“The Theological Implications of the Discovery of Alien Intelligence in View of Members of Seventh Day Adventist Church”

The attempt to contact extraterrestrial beings is not anything new in the scientific world. Since 1960 there is this kind of initiative, the main is the SETI Project. However, this discussion got more importance after the results of NASA’s Kepler mission, which, since 2010, has identified thousands of extra-solar planets. These findings increase the enthusiasm about the possibility of existence of Extraterrestrial Intelligence (ETI), which has the potential to be the greatest discovery in human history, supposing that finally the question will be answered: Are we alone in the universe?

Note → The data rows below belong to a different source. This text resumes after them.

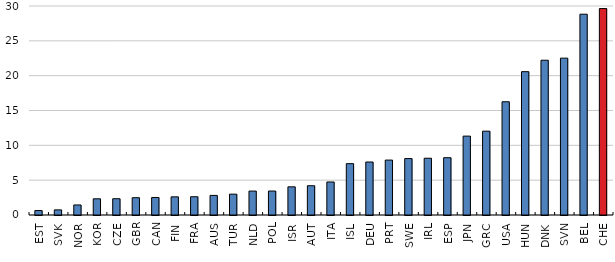
| Category | Series 0 |
|---|---|
| EST | 0.636 |
| SVK | 0.734 |
| NOR | 1.44 |
| KOR | 2.326 |
| CZE | 2.335 |
| GBR | 2.482 |
| CAN | 2.514 |
| FIN | 2.605 |
| FRA | 2.621 |
| AUS | 2.812 |
| TUR | 2.991 |
| NLD | 3.434 |
| POL | 3.44 |
| ISR | 4.043 |
| AUT | 4.2 |
| ITA | 4.741 |
| ISL | 7.371 |
| DEU | 7.607 |
| PRT | 7.882 |
| SWE | 8.1 |
| IRL | 8.146 |
| ESP | 8.225 |
| JPN | 11.323 |
| GRC | 12.034 |
| USA | 16.255 |
| HUN | 20.574 |
| DNK | 22.214 |
| SVN | 22.517 |
| BEL | 28.821 |
| CHE | 29.633 |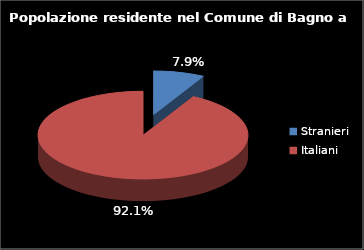
| Category | Series 0 |
|---|---|
| Stranieri | 2020 |
| Italiani | 23591 |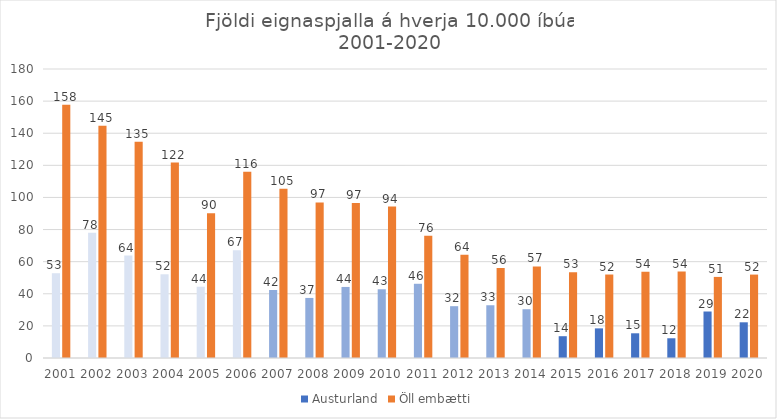
| Category | Austurland | Öll embætti |
|---|---|---|
| 2001.0 | 52.808 | 157.787 |
| 2002.0 | 77.979 | 144.664 |
| 2003.0 | 63.786 | 134.732 |
| 2004.0 | 52.14 | 121.721 |
| 2005.0 | 44.394 | 90.148 |
| 2006.0 | 67.104 | 115.964 |
| 2007.0 | 42.345 | 105.448 |
| 2008.0 | 37.407 | 96.909 |
| 2009.0 | 44.255 | 96.578 |
| 2010.0 | 42.802 | 94.327 |
| 2011.0 | 46.225 | 76.11 |
| 2012.0 | 32.271 | 64.294 |
| 2013.0 | 32.855 | 56.121 |
| 2014.0 | 30.376 | 57.028 |
| 2015.0 | 13.574 | 53.414 |
| 2016.0 | 18.455 | 51.992 |
| 2017.0 | 15.388 | 53.728 |
| 2018.0 | 12.29 | 53.867 |
| 2019.0 | 28.96 | 50.504 |
| 2020.0 | 22.234 | 51.956 |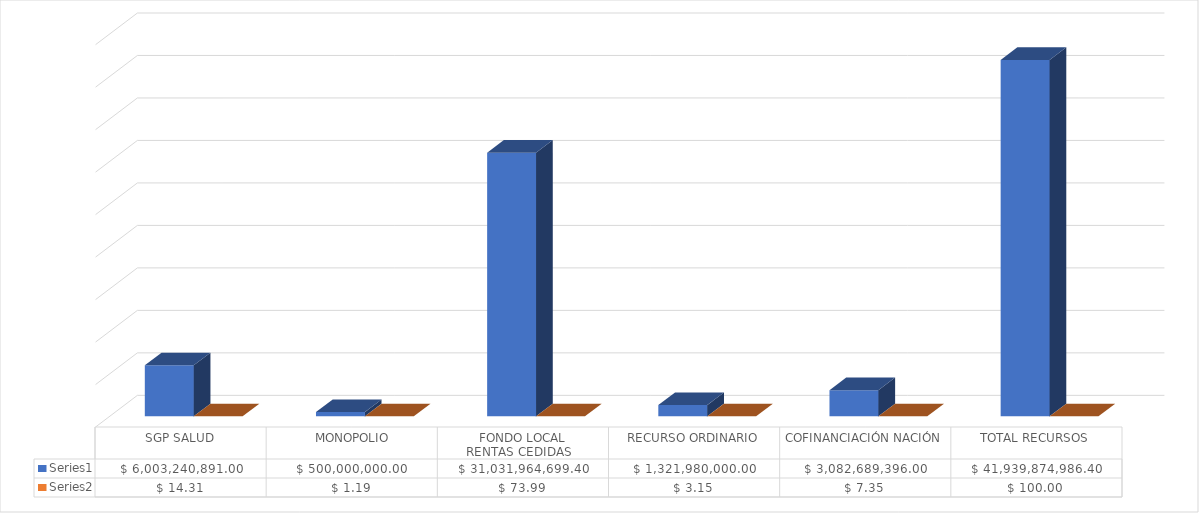
| Category | Series 0 | Series 1 |
|---|---|---|
|  SGP SALUD  | 6003240891 | 14.314 |
|   MONOPOLIO  | 500000000 | 1.192 |
|  FONDO LOCAL 
RENTAS CEDIDAS   | 31031964699.4 | 73.992 |
|  RECURSO ORDINARIO  | 1321980000 | 3.152 |
|  COFINANCIACIÓN NACIÓN  | 3082689396 | 7.35 |
|  TOTAL RECURSOS  | 41939874986.4 | 100 |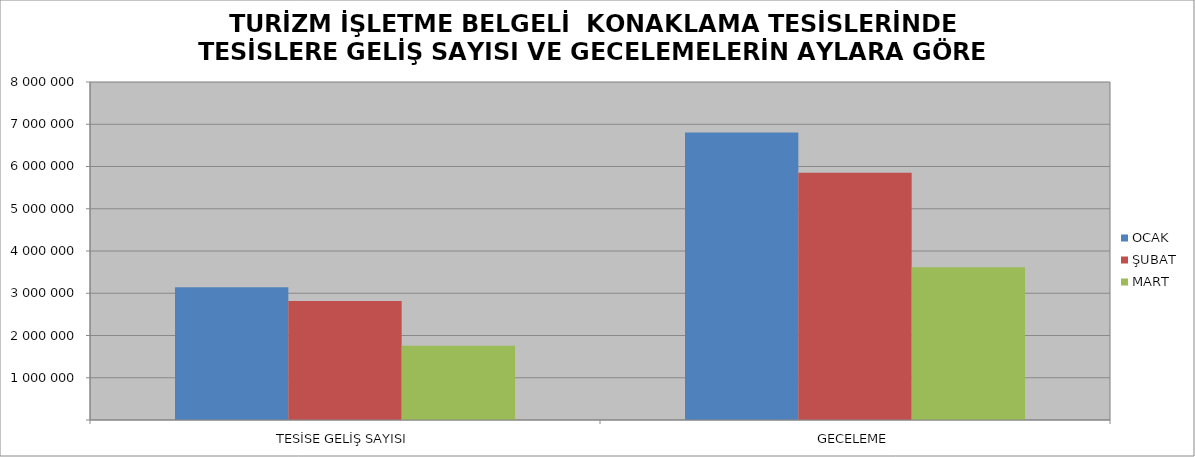
| Category | OCAK | ŞUBAT | MART |
|---|---|---|---|
| TESİSE GELİŞ SAYISI | 3140857 | 2816145 | 1756166 |
| GECELEME | 6806196 | 5853519 | 3616071 |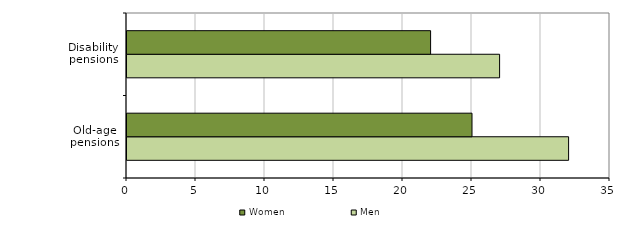
| Category | Men | Women |
|---|---|---|
| Old-age
pensions | 32 | 25 |
| Disability pensions | 27 | 22 |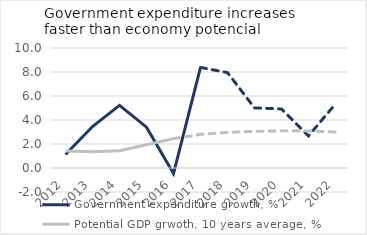
| Category | Government expenditure growth, % | Potential GDP grwoth, 10 years average, % |
|---|---|---|
| 2012 | 1.127 | 1.41 |
| 2013 | 3.456 | 1.359 |
| 2014 | 5.221 | 1.439 |
| 2015 | 3.403 | 1.938 |
| 2016 | -0.463 | 2.446 |
| 2017 | 8.379 | 2.802 |
| 2018 | 7.948 | 2.966 |
| 2019 | 5.01 | 3.055 |
| 2020 | 4.919 | 3.1 |
| 2021 | 2.675 | 3.091 |
| 2022 | 5.342 | 3 |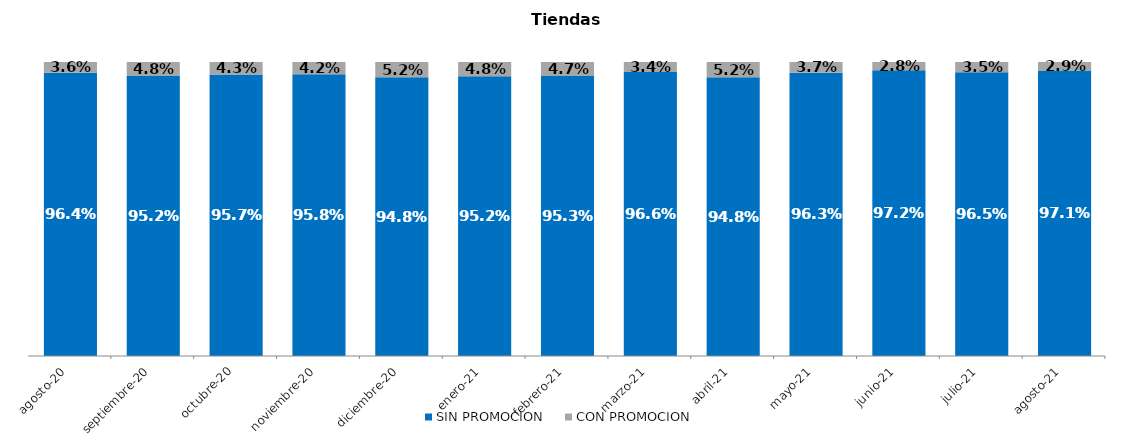
| Category | SIN PROMOCION   | CON PROMOCION   |
|---|---|---|
| 2020-08-01 | 0.964 | 0.036 |
| 2020-09-01 | 0.952 | 0.048 |
| 2020-10-01 | 0.957 | 0.043 |
| 2020-11-01 | 0.958 | 0.042 |
| 2020-12-01 | 0.948 | 0.052 |
| 2021-01-01 | 0.952 | 0.048 |
| 2021-02-01 | 0.953 | 0.047 |
| 2021-03-01 | 0.966 | 0.034 |
| 2021-04-01 | 0.948 | 0.052 |
| 2021-05-01 | 0.963 | 0.037 |
| 2021-06-01 | 0.972 | 0.028 |
| 2021-07-01 | 0.965 | 0.035 |
| 2021-08-01 | 0.971 | 0.029 |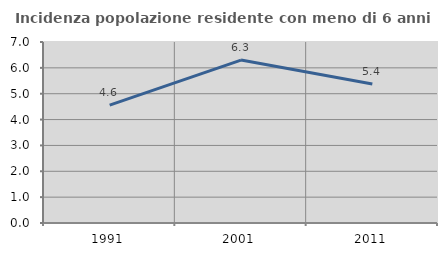
| Category | Incidenza popolazione residente con meno di 6 anni |
|---|---|
| 1991.0 | 4.559 |
| 2001.0 | 6.3 |
| 2011.0 | 5.379 |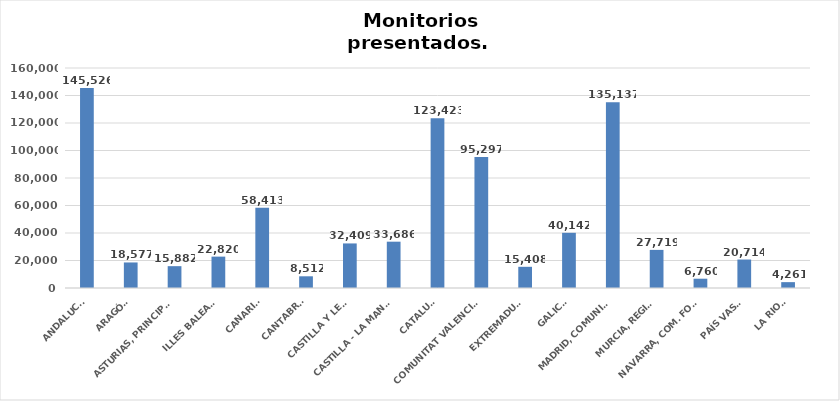
| Category | Series 0 |
|---|---|
| ANDALUCÍA | 145526 |
| ARAGÓN | 18577 |
| ASTURIAS, PRINCIPADO | 15882 |
| ILLES BALEARS | 22820 |
| CANARIAS | 58413 |
| CANTABRIA | 8512 |
| CASTILLA Y LEÓN | 32409 |
| CASTILLA - LA MANCHA | 33686 |
| CATALUÑA | 123423 |
| COMUNITAT VALENCIANA | 95297 |
| EXTREMADURA | 15408 |
| GALICIA | 40142 |
| MADRID, COMUNIDAD | 135137 |
| MURCIA, REGIÓN | 27719 |
| NAVARRA, COM. FORAL | 6760 |
| PAÍS VASCO | 20714 |
| LA RIOJA | 4261 |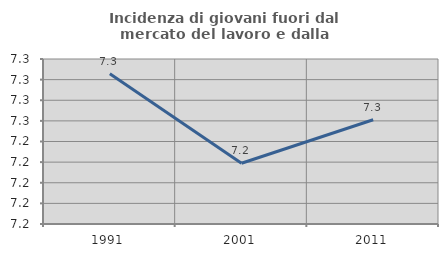
| Category | Incidenza di giovani fuori dal mercato del lavoro e dalla formazione  |
|---|---|
| 1991.0 | 7.306 |
| 2001.0 | 7.219 |
| 2011.0 | 7.261 |

Roman Catholicism has discussed whether intelligent beings would have suffered the consequences of original sin, if they would need redemption and how God would act to save them. Judaism encourages its faithful to maintain a relationship with the God of the whole universe but offers its rules only for humans. Islam accepts the existence of ETI on other worlds, and this is declared in the Koran itself, and all the creatures of the universe are accountable to Allah, however, the religion of Muhammad is to humans on Earth, what means that the ETI should have their own prophets. Evangelical Christians have enormous resistance to the idea of contact with ETI since for most of them, humanity is the central point of the creative and redemptive power of God and that if God had created other intelligent beings in the universe, it would be declared in Genesis. However, some Christian fundamentalists have more easily incorporated the existence of ETI in their cosmology. Seventh-day Adventists, for example, believe that current humans are descendants of the first couple and that all humans inherited original sin. This group also believes that there are extraterrestrial beings in several other planets scattered through a vast universe. These beings, however, are not descended from Adam and Eve, and therefore did not inherited original sin and are considered “not fallen beings”.